NJIT Data Science Seminar Series
February 6 @ 2:30 pm – 3:30 pm
Data Science Seminar Series in collaboration with the Department of Data Science
“Structure-Enhanced Text Mining for Understanding and Augmenting Scientific Discovery”
University of Illinois Urbana-Champaign
Location: Guttenberg Information Technologies Center (GITC) Building, Room 4402 (4th floor lecture hall)

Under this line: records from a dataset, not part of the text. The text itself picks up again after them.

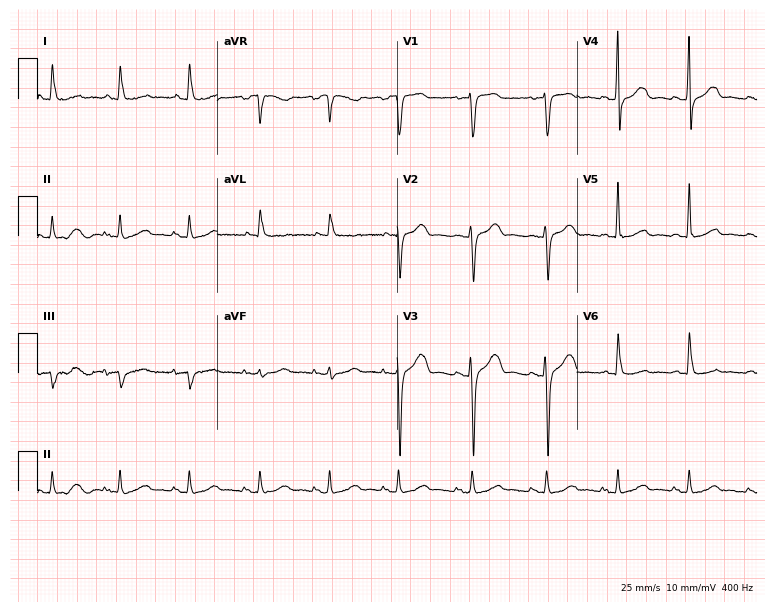
Standard 12-lead ECG recorded from a 43-year-old female (7.3-second recording at 400 Hz). None of these six findings is recorded: first-degree AV block, right bundle branch block (RBBB), left bundle branch block (LBBB), sinus bradycardia, atrial fibrillation (AF), sinus tachycardia.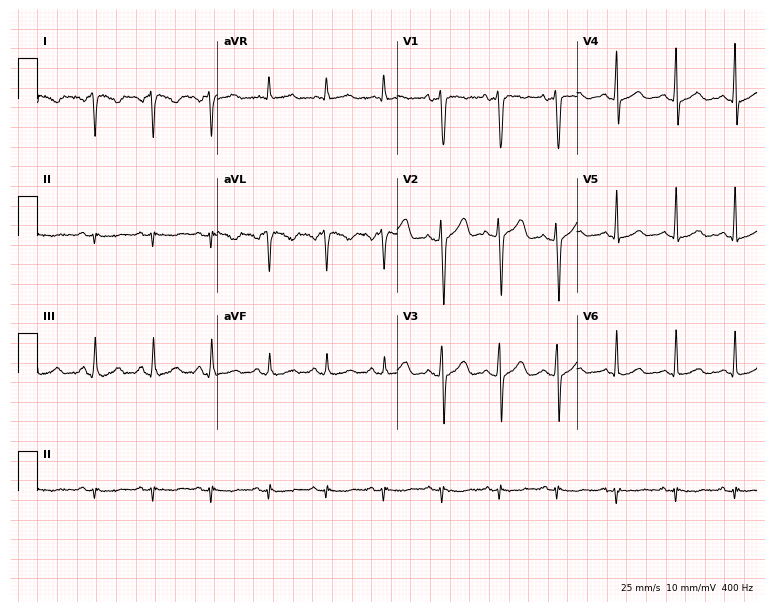
ECG — a woman, 48 years old. Screened for six findings — first-degree AV block, right bundle branch block, left bundle branch block, sinus bradycardia, atrial fibrillation, sinus tachycardia — none is recorded.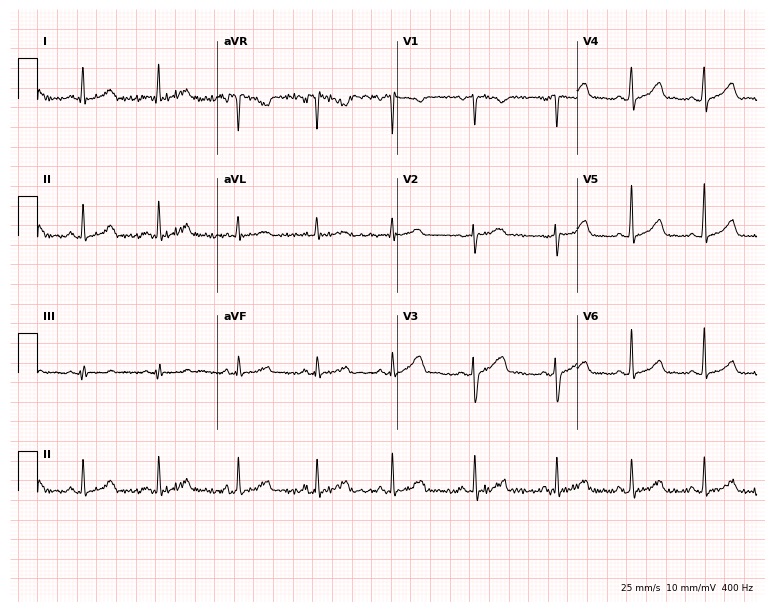
Standard 12-lead ECG recorded from a female patient, 25 years old. Read as a normal ECG.

(Coffee served at 2:15 PM)
Hosted by Shuai Zhang
Language models pre-trained on large-scale text corpora have achieved remarkable success in building text mining systems. Meanwhile, text is usually accompanied by various types of structural signals, such as document metadata, concept ontologies, and citation networks, that can potentially benefit the understanding of text. To enhance the effectiveness of text mining methods, my research focuses on teaching language models to exploit structural information for both fundamental tasks and advanced domain-specific applications, with an emphasis on understanding and augmenting scientific discovery. In the first part of the talk, I will present structure-aware classification algorithms that can predict relevant categories of a scientific paper from hundreds of thousands of candidate classes. These methods have been adapted into the Microsoft Academic Graph production pipeline. The second part of the talk will introduce seed-guided topic mining approaches that find category-indicative entities and structural signals. In the third part, I will discuss how to leverage multi-task language model pre-training techniques to facilitate advanced applications in the scientific domain, such as patient-to-article retrieval and paper-reviewer matching. Finally, I will outline future research directions, including structure-aware usage of large language models, flexible translation between different types of scientific data, and data mining for accelerating science and innovation.
Yu Zhang is a Ph.D. candidate in the Department of Computer Science at the University of Illinois Urbana-Champaign, advised by Prof. Jiawei Han. Prior to UIUC, he received his B.Sc. degree in Computer Science from Peking University. Yu’s research focuses on structure-enhanced text mining and its applications in scientific literature understanding. His first-authored papers have been published in top-tier venues in the fields of data mining, natural language processing, and information retrieval. Yu has been awarded the UIUC Dissertation Completion Fellowship and the Yunni & Maxine Pao Memorial Fellowship.